-- Dataset entries follows --

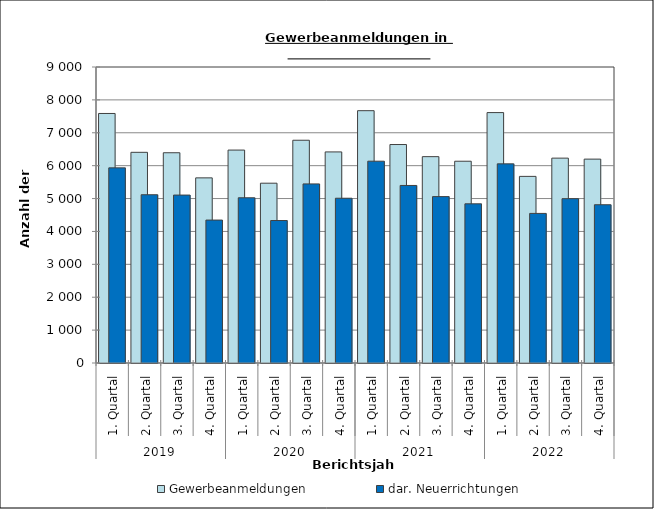
| Category | Gewerbeanmeldungen | dar. Neuerrichtungen |
|---|---|---|
| 0 | 7587 | 5933 |
| 1 | 6406 | 5116 |
| 2 | 6393 | 5106 |
| 3 | 5629 | 4346 |
| 4 | 6474 | 5024 |
| 5 | 5467 | 4332 |
| 6 | 6773 | 5445 |
| 7 | 6418 | 5010 |
| 8 | 7672 | 6136 |
| 9 | 6643 | 5398 |
| 10 | 6274 | 5059 |
| 11 | 6135 | 4840 |
| 12 | 7614 | 6055 |
| 13 | 5674 | 4548 |
| 14 | 6229 | 4996 |
| 15 | 6199 | 4812 |
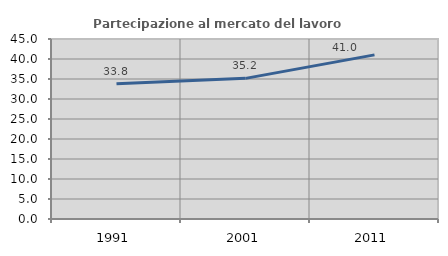
| Category | Partecipazione al mercato del lavoro  femminile |
|---|---|
| 1991.0 | 33.827 |
| 2001.0 | 35.16 |
| 2011.0 | 41.037 |
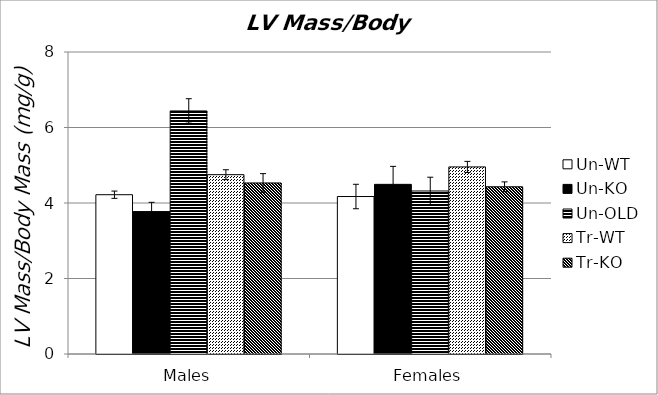
| Category | Un-WT | Un-KO | Un-OLD | Tr-WT | Tr-KO |
|---|---|---|---|---|---|
| 0 | 4.22 | 3.773 | 6.439 | 4.75 | 4.531 |
| 1 | 4.172 | 4.494 | 4.318 | 4.956 | 4.43 |
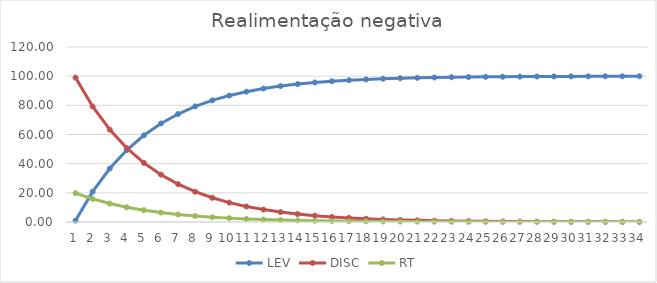
| Category | LEV | DISC | RT |
|---|---|---|---|
| 0 | 1 | 99 | 19.8 |
| 1 | 20.8 | 79.2 | 15.84 |
| 2 | 36.64 | 63.36 | 12.672 |
| 3 | 49.312 | 50.688 | 10.138 |
| 4 | 59.45 | 40.55 | 8.11 |
| 5 | 67.56 | 32.44 | 6.488 |
| 6 | 74.048 | 25.952 | 5.19 |
| 7 | 79.238 | 20.762 | 4.152 |
| 8 | 83.391 | 16.609 | 3.322 |
| 9 | 86.712 | 13.288 | 2.658 |
| 10 | 89.37 | 10.63 | 2.126 |
| 11 | 91.496 | 8.504 | 1.701 |
| 12 | 93.197 | 6.803 | 1.361 |
| 13 | 94.557 | 5.443 | 1.089 |
| 14 | 95.646 | 4.354 | 0.871 |
| 15 | 96.517 | 3.483 | 0.697 |
| 16 | 97.213 | 2.787 | 0.557 |
| 17 | 97.771 | 2.229 | 0.446 |
| 18 | 98.217 | 1.783 | 0.357 |
| 19 | 98.573 | 1.427 | 0.285 |
| 20 | 98.859 | 1.141 | 0.228 |
| 21 | 99.087 | 0.913 | 0.183 |
| 22 | 99.27 | 0.73 | 0.146 |
| 23 | 99.416 | 0.584 | 0.117 |
| 24 | 99.532 | 0.468 | 0.094 |
| 25 | 99.626 | 0.374 | 0.075 |
| 26 | 99.701 | 0.299 | 0.06 |
| 27 | 99.761 | 0.239 | 0.048 |
| 28 | 99.809 | 0.191 | 0.038 |
| 29 | 99.847 | 0.153 | 0.031 |
| 30 | 99.877 | 0.123 | 0.025 |
| 31 | 99.902 | 0.098 | 0.02 |
| 32 | 99.922 | 0.078 | 0.016 |
| 33 | 99.937 | 0.063 | 0.013 |
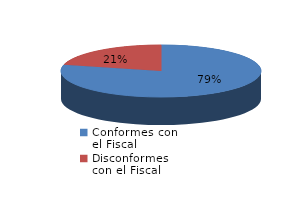
| Category | Series 0 |
|---|---|
| 0 | 2109 |
| 1 | 563 |

-- Dataset entries concluded --

Work instructions: Each line in the records above that contains the word "Category" must be copied.

Exercise result:
| Category | Gewerbeanmeldungen | dar. Neuerrichtungen |
| Category | Partecipazione al mercato del lavoro  femminile |
| Category | Un-WT | Un-KO | Un-OLD | Tr-WT | Tr-KO |
| Category | LEV | DISC | RT |
| Category | Series 0 |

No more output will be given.